On the other hand: Suit up, coward! It’s the frickin’ Finals!!!! Klay Thompson played Game 4 with a screwed-up hamstring. Kevon Looney played with a cartilage fracture in his friggin’ ribcage, which is honestly kind of difficult to imagine but sounds absolutely disgusting, and more importantly he probably somewhat compromised the overall structural integrity of his ribcage in the process, which meant he at least marginally increased the odds that a hard screen would just collapse the whole thing all at once, smushing his internal organs to a pulp and squeezing this pulp out of his mouth like toothpaste from a tube, killing him instantly and horribly. In fact, objectively speaking, Kevon Looney is a damn fool for playing in Game 4; what the hell was he thinking, he could have died hideously in the aforementioned toothpaste-style fashion. But also he is a hero, unlike the vile coward Kevin Durant, who was at no risk of such a death.
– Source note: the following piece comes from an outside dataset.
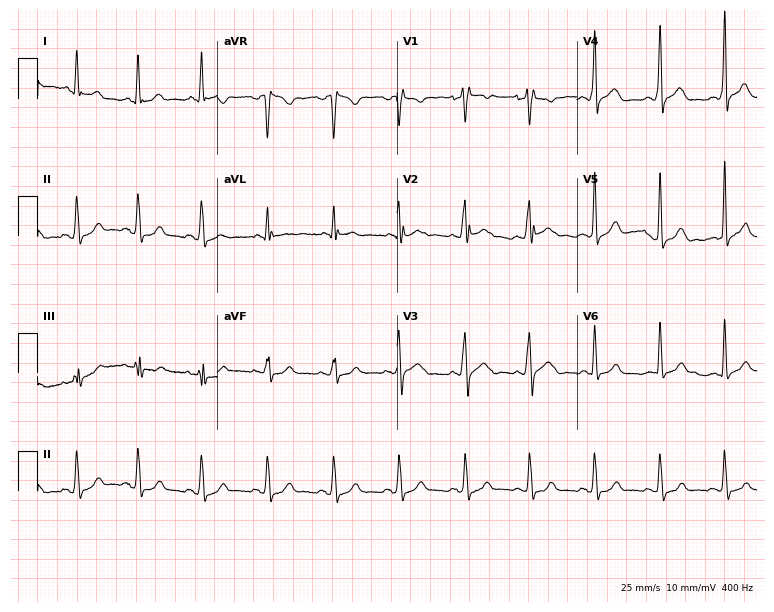
ECG — a man, 22 years old. Screened for six findings — first-degree AV block, right bundle branch block (RBBB), left bundle branch block (LBBB), sinus bradycardia, atrial fibrillation (AF), sinus tachycardia — none is recorded. Findings outside these six are not listed.

Many of you are saying It is extremely easy for some broken-down old asshole, a pathetic pillow-soft blogger who cannot even walk behind a self-propelling lawnmower from here to there without spending the subsequent week moaning about the pain and using it as an excuse to get out of menial household tasks, to say that a world-class athlete must risk his health and career prospects playing ferocious postseason basketball on one good leg or be labeled a coward. To this I say, cram it. It’s the damn Finals! The team isn’t the Golden State Librarians! They’re the friggin’ Warriors! The mighty Achilles, greatest warrior of antiquity, would not sit out Game 5 of the frickin’ NBA Finals just because he had one bad leg!
Maybe that is not a great example. But you can bet your ass Ajax would be out there swinging the sword, sore calf be damned! Even Ajax the Lesser, who sucked so bad he couldn’t even have his own name, would be out there with his teammates. Those men were warriors.
That’s just the team name, you’re saying now. It’s just something cool-sounding that sells apparel. The Toronto Raptors are not expected to behave like literal dinosaurs. Fair enough, this is true. But also an actual velociraptor would not sit out Game 5 of the NBA Finals just because one of its hind legs had a lil’ booboo on it. A velociraptor would be out there mangling people, limping around absolutely shredding their asses, or at least giving it the ol’ college try.
My point here is that if Kevin Durant doesn’t play tonight, then he is a spineless chickenhearted wuss. But also, if he plays tonight and goes off for 50 points, then all this proves is that he was a spineless chickenhearted wuss all along, when he sat out the first four games of the series despite clearly being healthy enough to go off for 50 points at any time. And also, if he plays tonight and goes 1-for-18 while dragging his dead gangrenous leg around behind him like a bag of trash and moaning involuntarily each time somebody trips over it, then he is still a coward, for shrinking away from the opportunity to seize greatness. Unless the Warriors win, that is, in which case Durant is a front-running clownfraud who sat out until the moment the Raptors became vulnerable. In any event, this blog is over.